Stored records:

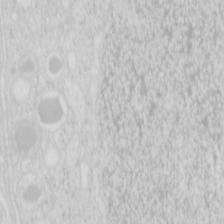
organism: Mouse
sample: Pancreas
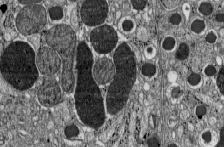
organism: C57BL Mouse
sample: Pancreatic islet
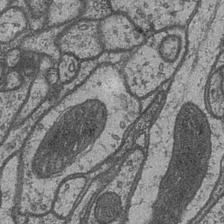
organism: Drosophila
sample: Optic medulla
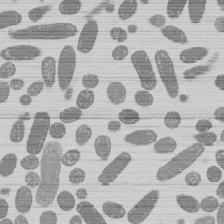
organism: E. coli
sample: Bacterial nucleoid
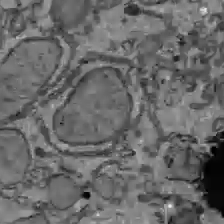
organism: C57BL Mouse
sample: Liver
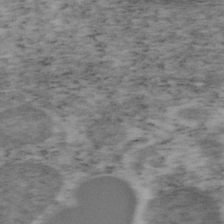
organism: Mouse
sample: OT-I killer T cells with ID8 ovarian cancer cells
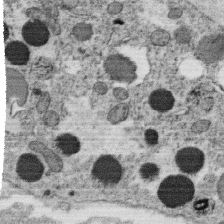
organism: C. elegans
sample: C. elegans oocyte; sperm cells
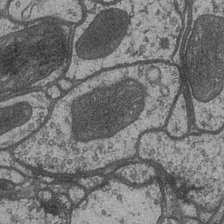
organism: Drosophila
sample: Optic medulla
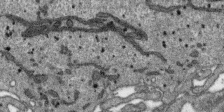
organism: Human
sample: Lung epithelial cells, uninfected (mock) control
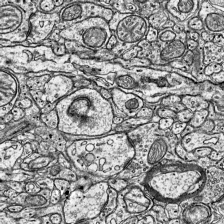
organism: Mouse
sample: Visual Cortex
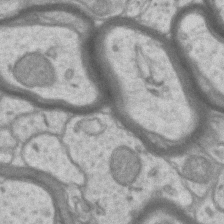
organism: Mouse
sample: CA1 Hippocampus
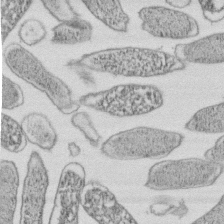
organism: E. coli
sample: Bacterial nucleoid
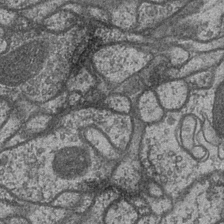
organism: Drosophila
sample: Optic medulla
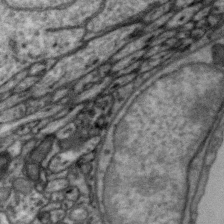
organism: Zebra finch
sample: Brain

...

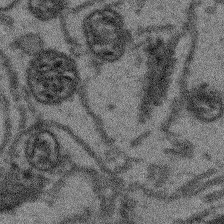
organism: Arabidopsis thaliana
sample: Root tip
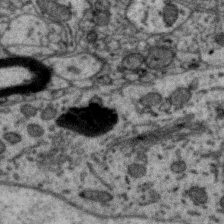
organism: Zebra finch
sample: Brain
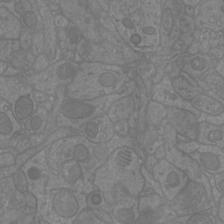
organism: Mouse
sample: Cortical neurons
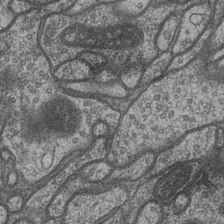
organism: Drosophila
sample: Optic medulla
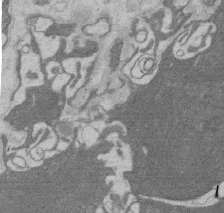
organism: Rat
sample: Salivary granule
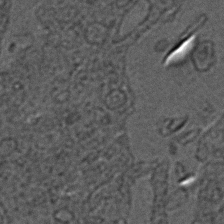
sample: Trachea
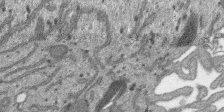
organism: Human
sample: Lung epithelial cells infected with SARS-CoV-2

> What needs to be done: Print exactly, with no pictures, the lines above from the one that holds "sample: Root tip" through the one that holds "sample: Lung epithelial cells infected", both of them included.

> Finished task:
sample: Root tip
organism: Zebra finch
sample: Brain
organism: Mouse
sample: Cortical neurons
organism: Drosophila
sample: Optic medulla
organism: Rat
sample: Salivary granule
sample: Trachea
organism: Human
sample: Lung epithelial cells infected with SARS-CoV-2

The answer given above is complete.